One song in particular brings that dark day into sharp focus for me: “The Call Up,” probably one of the most eloquent anti-war, anti-killing ballads ever penned. The song goes beyond merely decrying war and killing; it emphasizes where the responsibility for atrocities lies: each individual must refuse to be complicit. This could well be the anthem for the courageous Israeli “Refusniks” — the 500+ Israeli soldiers who have refused to be complicit in Sharon’s war crimes and the daily US-sponsored killings in the Occupied Territories.

In honor of the late, great Joe Strummer, and as a warning of what may be coming in Iraq as well as in Israel/Palestine in the near future, here are the lyrics of “The Call Up” to remind us of what we must do in the coming, probably frightening, new year:

The Call Up

It’s up to you not to heed the call-up
and you must not act the way you were brought up
Who knows the reasons why you have grown up?
Who knows the plans or why they were drawn up?
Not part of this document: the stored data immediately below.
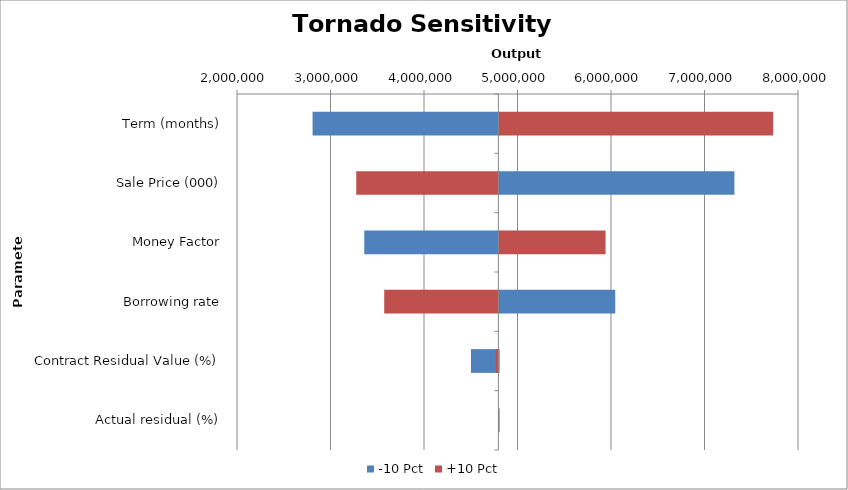
| Category | -10 Pct | +10 Pct |
|---|---|---|
| Term (months) | 2808300.383 | 7723152.325 |
| Sale Price (000) | 7309031.563 | 3275360.705 |
| Money Factor | 3361128.418 | 5931207.623 |
| Borrowing rate | 6034374.354 | 3574497.988 |
| Contract Residual Value (%) | 4502171.588 | 4764066.182 |
| Actual residual (%) | 4795455.609 | 4795455.609 |

It’s up to you not to heed the call-up
I don’t wanna die!
It’s up to you not to hear the call-up
I don’t wanna kill!

For he who will die
Is he who will kill

Maybe I wanna see the wheatfields
Over Kiev and down to the sea

All the young people down the ages
They gladly marched off to die
Proud city fathers used to watch them
Tears in their eyes

There is a rose that I want to live for
Although, God knows, I may not have met her
There is a dance an’ I should be with her
There is a town – unlike any other

It’s up to you not to hear the call-up
and you must not act the way you were brought up
Who give you work an’ why should you do it?
At fifty five minutes past eleven
There is a rose…


Laurie King-Irani, former editor of Middle East Report, is one of the four founders of the Electronic Intifada and is North American Coordinator for the International Campaign for Justice for the Victims of Sabra & Shatila. She currently teaches Social Anthropology in British Columbia.